Dinsdag 2 april stond de aflevering van De Beste Hobbykok van Vlaanderen in teken van hop & hopscheuten. Online bij VTM Koken proberen we in de zijlijn van de aflevering ook altijd een aantal reportages te maken die dieper ingaan op het product, de streek, enz… Over hop en dan vooral de scheuten weet ik nog maar bitter weinig, en daarom moest er op onderzoek getrokken worden naar het verre Poperinge, de bakermat van de hop en ondergrondse uitschieters.Eerst gaan we langs bij boer Luc en zijn vrouw Gerda, waar de hobbykoks ook al langsgeweest waren, en we ook met open armen op hun erf ontvangen worden. Luc en Gerda vertellen met veel passie over hun geliefde hopplant, en de telerstraditie die al 50 jaar in de famlilie zit. Met een zucht over hoe een slecht seizoen ze tegemoet gaan door de langdurige winter, maar dat ze ook nog wel een tweetal weken kunnen doorgaan met hopscheuten plukken, lucky us!
Een hopplant gaat ongeveer twaalf jaar mee, en levert vruchten (of ook wel erg mooi ‘hopbellen’ of ‘hommel’ genoemd).
De wortels beginnen ondergronds te schieten ongeveer vanaf half februari, en de grond wordt daarom aan de wortelbasis opgehoopt met aarde, om de scheuten mooi wit te houden. Eens boven de grond verkleuren en verhouten ze, en zijn ze niet meer eetbaar.

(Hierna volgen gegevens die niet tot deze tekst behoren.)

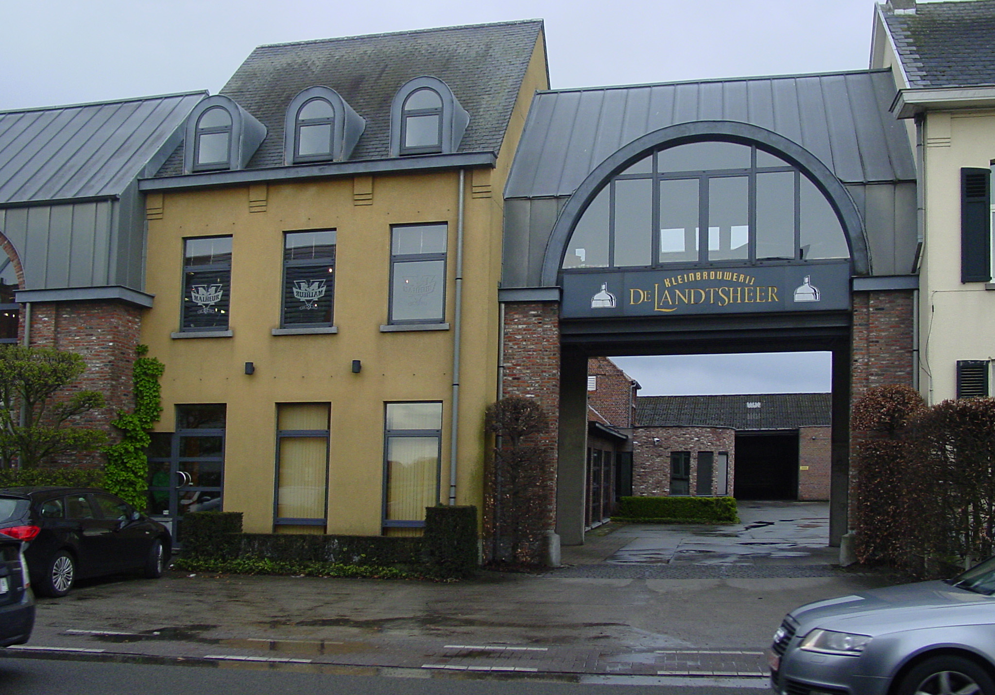 Brouwerij Malheur, Buggenhout

Zoals dat andere witte goud asperges dus. Hopscheuten zijn wel al vroeger verkrijgbaar (de restaurateurs willen ze graag al met Valentijn in huis), maar die worden in overdekte warme schuren gekweekt.
De echte vollegrond hopscheuten zijn beschikbaar vanaf begin maart en zijn in het begin nog erg schaars: dan betaal je vlotjes €145 voor een kilogram, wat het meteen ook de duurste groente ter wereld maakt. Het is ook de eerste primeur van het jaar, en daarom zo gegeerd in de restaurantkeuken. Later op het seizoen (dat dit jaar dus tot ongeveer 15 april) komen er meer scheuten aan de plant, en kan de prijs tot ongeveer €70/kilo ‘zakken’.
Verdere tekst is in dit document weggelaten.